Manufacturer fined $400,000 after workplace death

A Wodonga steel fabrication workshop has been convicted and fined $400,000 after a worker died when he was crushed between two staircases.
News article published

Tuesday 10 Dec 2019

Industries and topics
  • Construction
  • Manufacturing
  • Foundry and metal fabrication

SJ & TA Structural Pty Ltd pleaded guilty in the Wodonga County Court on Friday to one charge of failing to provide a workplace that was safe and without risks to health and safety.

The court heard that in August 2016 the company used scrap wood to separate stacked, 10-metre long steel staircases that weighed between 3.2 and 3.6 tonnes.

The 33-year-old victim was detaching crane hooks between staircases when the timber separating them broke, causing the metal structures to slide sideways and collapse on top of him.

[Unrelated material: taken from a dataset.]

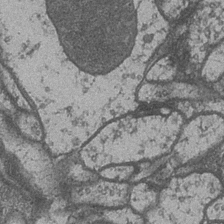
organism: Drosophila
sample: Optic medulla

The court heard that to ensure the safety of its employees it had been reasonably practicable for SJ & TA Structural to use wooden sleepers, rather than scrap wood, or to not stack the staircases at all.

WorkSafe Executive Director of Health and Safety Julie Nielsen said there was no excuse for failing to properly assess the risks that stacking large, awkward objects pose to workers.

"This tragic incident could have been prevented had a safe system of work been used to prevent the staircases toppling," Ms Nielsen said.

"Using poor quality scrap wood to separate steel items weighing as much as 3.6 tonnes is simply unacceptable.

"WorkSafe will not hesitate to prosecute employers who expose their workers the risk of death or serious injury by not taking workplace health and safety issues seriously."

When storing structural steel employers should ensure:

  • The work is planned, including the development of a safe system of work so structural steel can be safely unloaded and supported.
  • The steel is placed on firm, level ground.
  • The erection sequence is taken into account to prevent double handling.
  • Appropriate packing and supports, provided and installed by a suitably competent person, are used to prevent items tipping, falling, or collapsing.
  • Where possible, direct support from the ground is used to support large, steel structures, rather than using cantilevers or excessive lengths of packing.
  • Work is monitored and supervised by a competent person who is experienced in moving awkward loads.
  • Workers not directly involved with the work are prevented from accessing the area by using an exclusion zone or perimeter fencing.